* [Directions]:
Each line below should be repeated exactly, but no picture should be carried over.

* [Information provided]:
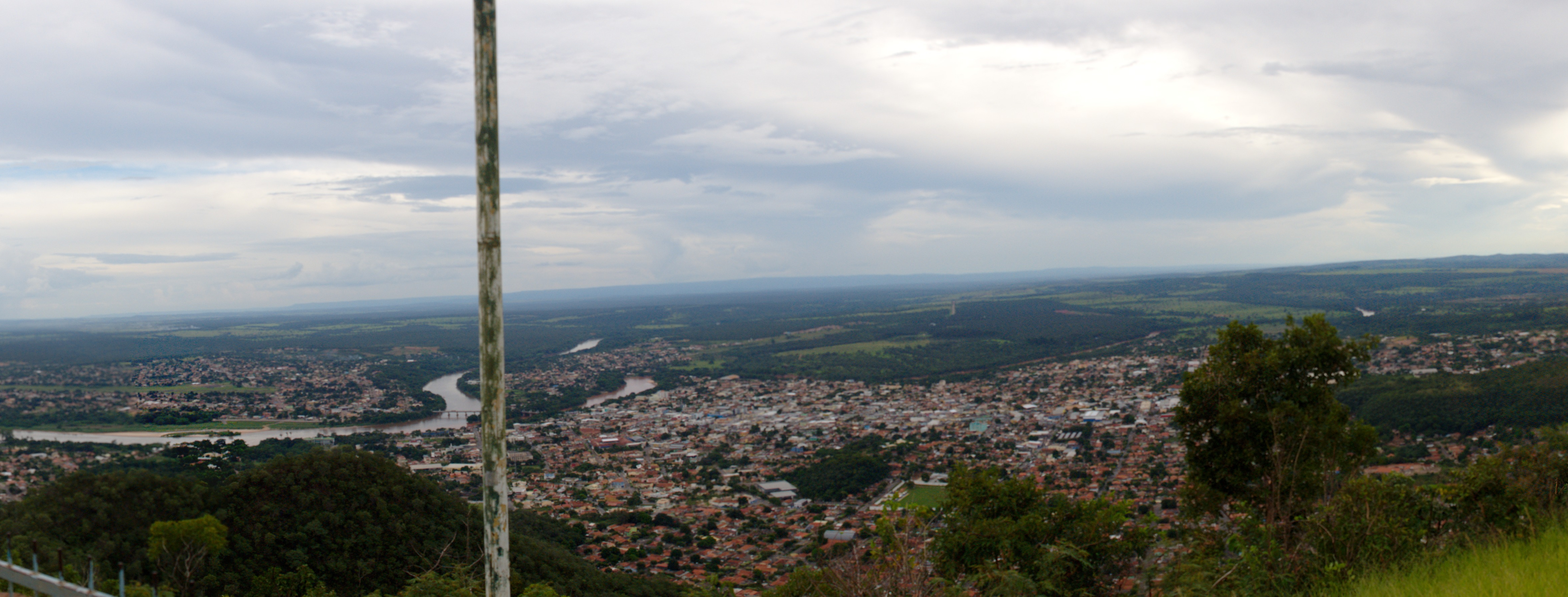 Elvido sur Barra do Garças el ĉe ĝia Krista statuo. Videblas la riveroj Araguaia kaj Garças, kaj la najbaraj urboj Aragarças kaj Pontal do Araguaia.
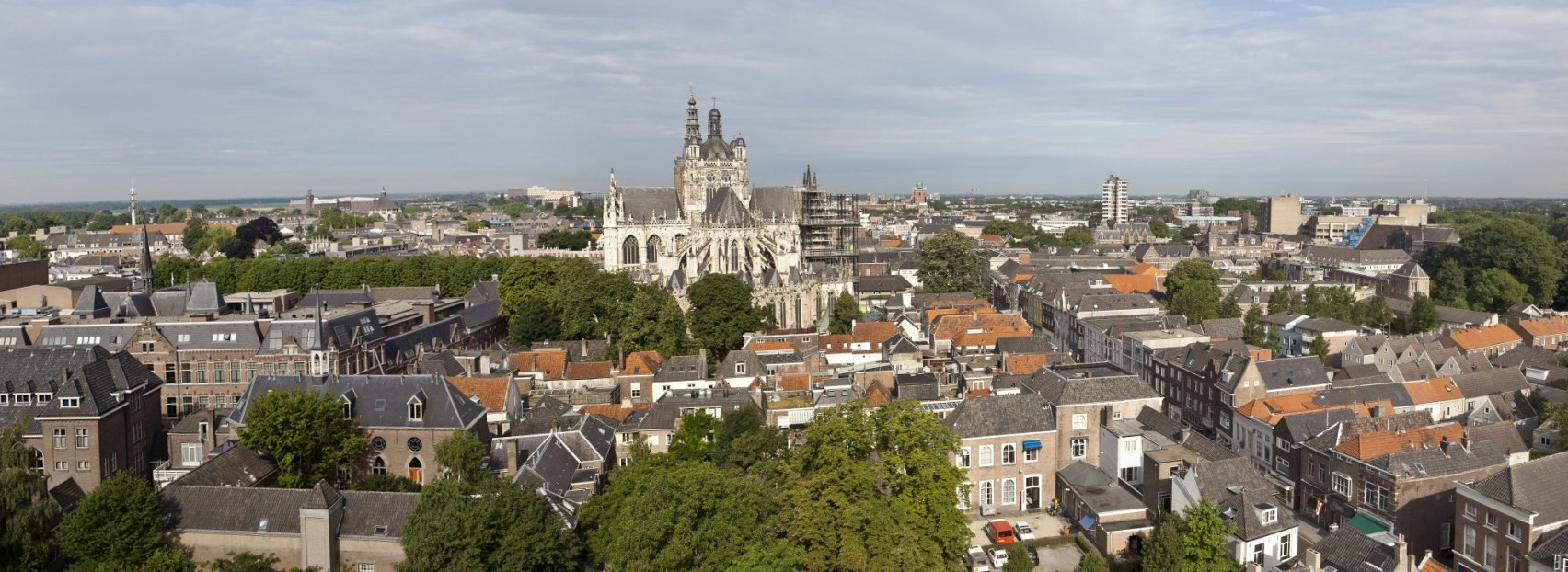 Sint-Jacobskerk: Gezicht op de Sint-Janskathedraal vanaf de toren
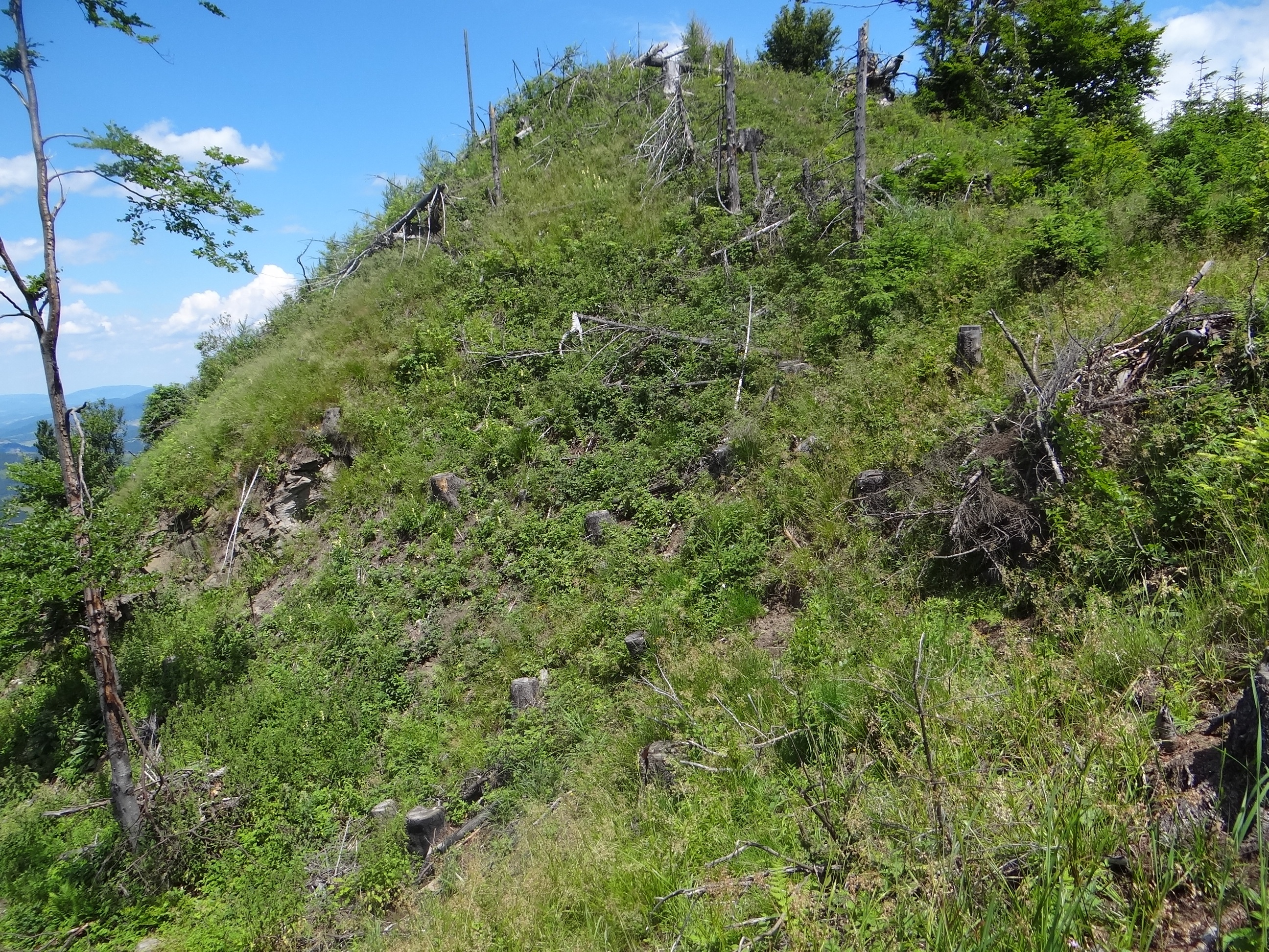 Veterný vrch

* [Your solution]:
 Elvido sur Barra do Garças el ĉe ĝia Krista statuo. Videblas la riveroj Araguaia kaj Garças, kaj la najbaraj urboj Aragarças kaj Pontal do Araguaia.
 Sint-Jacobskerk: Gezicht op de Sint-Janskathedraal vanaf de toren
 Veterný vrch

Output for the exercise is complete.